Bristol Myers Squibb has established the third cancer checkpoint inhibitor class, going back to its immuno-oncology roots in melanoma with an FDA go-ahead.
The new drug, a LAG-3 antibody called relatlimab, has been approved in a fixed-dose combination with BMS’ PD-1 inhibitor Opdivo for the treatment of unresectable or metastatic melanoma. The combo will be sold under the brand name Opdualag.
With Friday’s approval, BMS now boasts three checkpoint inhibitors, including its CTLA-4 blocker Yervoy. All three drugs had their initial approvals in melanoma, and so did the duo immunotherapy cocktail of Opdivo and Yervoy.
LAG-3 is found on the surface of T cells and is linked with T-cell exhaustion and resistance to immunotherapies like PD-1 inhibitors, BMS’ chief medical officer, Samit Hirawat, M.D., explained in an interview ahead of the approval. Blocking LAG-3 with a drug like relatlimab could reactivate T cells and avoid resistance to PD-1 inhibition, he said.

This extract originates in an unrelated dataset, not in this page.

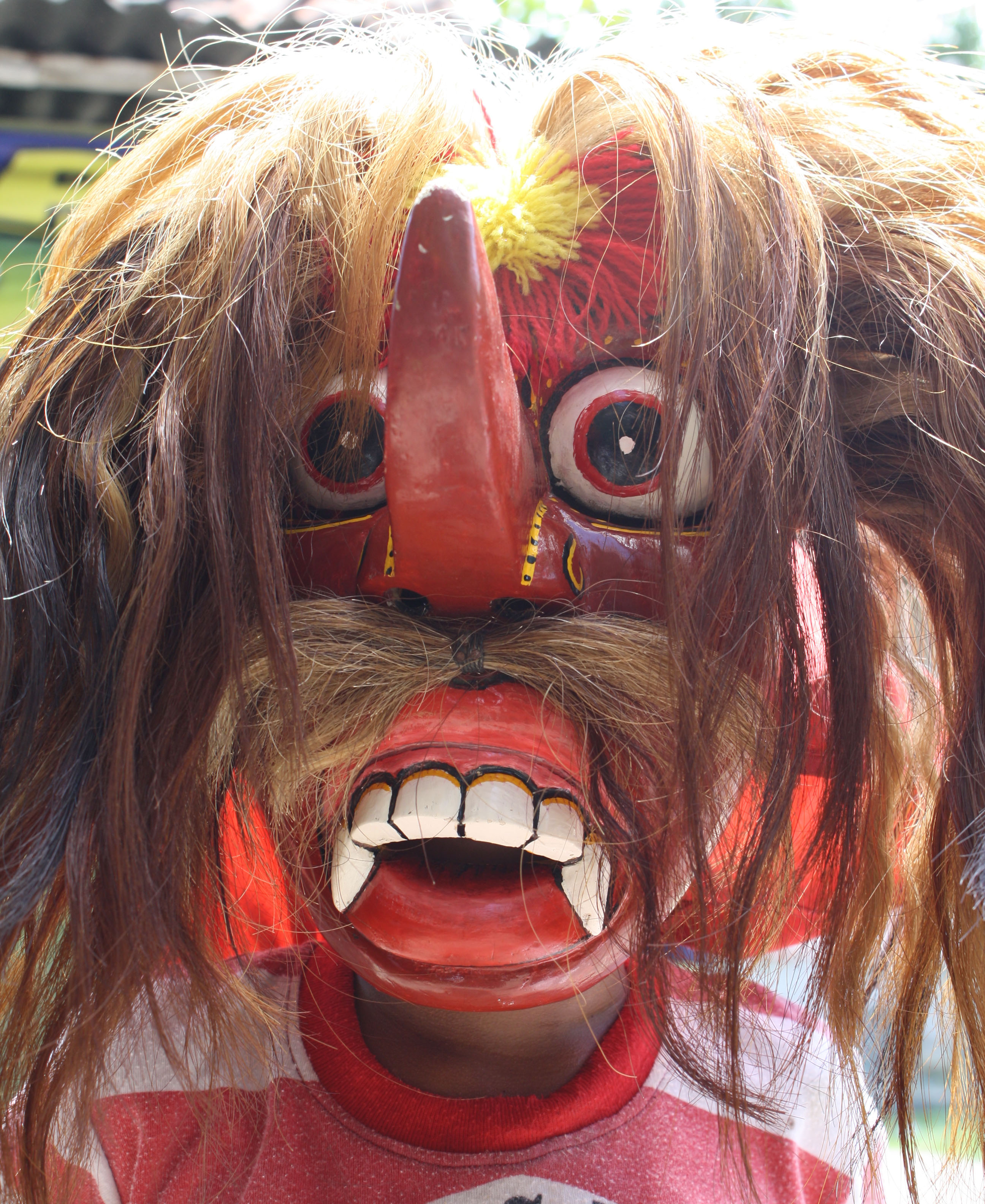 Barongan Topeng Kelana Jawa Tengah
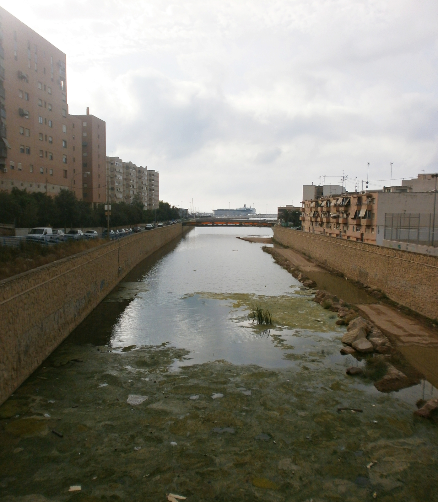 Vista de la desembocadura de la Rambla de las Ovejas (Barranco de las ovejas) en la ciudad de Alicante, España.

The relatlimab-Opdivo combo is a key component in BMS’ plan to overcome the patent protection losses of three of its top-selling drugs—blood cancer therapy Revlimid, Pfizer-shared blood thinner Eliquis and Opdivo—within the decade. The company has projected the new pairing could reach over $4 billion sales in 2029.
Now, the question remains: How much of that revenue will come from cannibalizing Yervoy?
Opdualag earned a green light based on data showing it can double the time patients with previously untreated advanced melanoma can live without disease progression compared with Opdivo alone. In the phase 3 RELATIVITY-047 trial, patients on the fixed-dose combo registered a median progression-free survival of 10.1 months, versus 4.6 months for solo Opdivo.
An update a few days ago showed that Opdualag cut the risk of death by 20% over Opdivo, an improvement that narrowly missed statistical significance but was “clinically meaningful,” Georgina Long, an investigator of RELATIVITY-047 from the Melanoma Institute Australia, said at the March session of the ASCO Plenary Series.
Opdualag’s efficacy showing was slightly weaker than the Opdivo-Yervoy pairing, which demonstrated a median 11.5 months of progression-free survival in its own CheckMate-067 trial.
Cross-trial comparisons have various problems, but industry watchers constantly resort to them for commercial analysis anyway in lieu of a head-to-head study.
But relatlimab appears to boast a safety advantage over Yervoy. The incidence of treatment-related side effects of grades 3 or 4 was 55% for the Opdivo-Yervoy combo in CheckMate-067 and was 19% for Opdivo-and-relatlimab in RELATIVITY-047.
Some physicians may balk at the safety profile of Yervoy, BMS notes. The company hopes that another dual I-O option with less toxicity could convince doctors who’re currently treating melanoma patients with single-agent Opdivo to add relatlimab and reap the benefit of improved efficacy, Hirawat said. The BMS exec figures doctors who are already comfortable in managing Yervoy’s profile will continue using that doublet therapy.
Currently, about one-third of advanced melanoma patients are treated with PD-1 monotherapy, including Merck & Co.’s Keytruda, according to BMS. A third are getting Opdivo-plus-Yervoy, and the remaining third— mainly with BRAF mutations—use targeted therapies such as Novartis’ Tafinlar and Mekinist.
Opdualag is “likely to first take metastatic melanoma share from single-agent anti-PD1,” SVB Leerink analyst Daina Graybosch, Ph.D., wrote in a note Wednesday. Plus, the fixed-dose nature will also prevent physicians from substituting Keytruda for Opdivo in the new combo, she noted. But it will be harder for the new combo to erode share from the Opdivo-Yervoy doublet, she said, given doctor experience with the latter and its seemingly better efficacy.
First-line melanoma is just the first step BMS has planned for Opdualag. The phase 3 RELATIVITY-098 trial is assessing the Opdivo-plus-relatlimab cocktail versus Opdivo alone in postsurgery treatment of stages 3 to 4 melanoma in the adjuvant setting. The company will soon launch a registrational study for the new combo in second-line colorectal cancer, Hirawat said, and phase 2 studies are underway in non-small cell lung cancer and liver cancer.
The Opdualag approval comes on the heels of a high-profile failure for BMS in the melanoma space. Nektar Therapeutics’ long-acting interleukin-12 drug bempegaldesleukin, or bempeg, which BMS paid $1.85 billion upfront in 2018 to pair with Opdivo, bombed in a phase 3 trial in first-line melanoma. The drug, used in combination with Opdivo, failed to provide a benefit across tumor shrinkage, disease progression or patient survival, dealing a blow to BMS’ I-O ambition.
Editor's Note: The story has been updated to clarify that Opdualag is the brand name for the fixed-dose combination of Opdivo and relatlimab.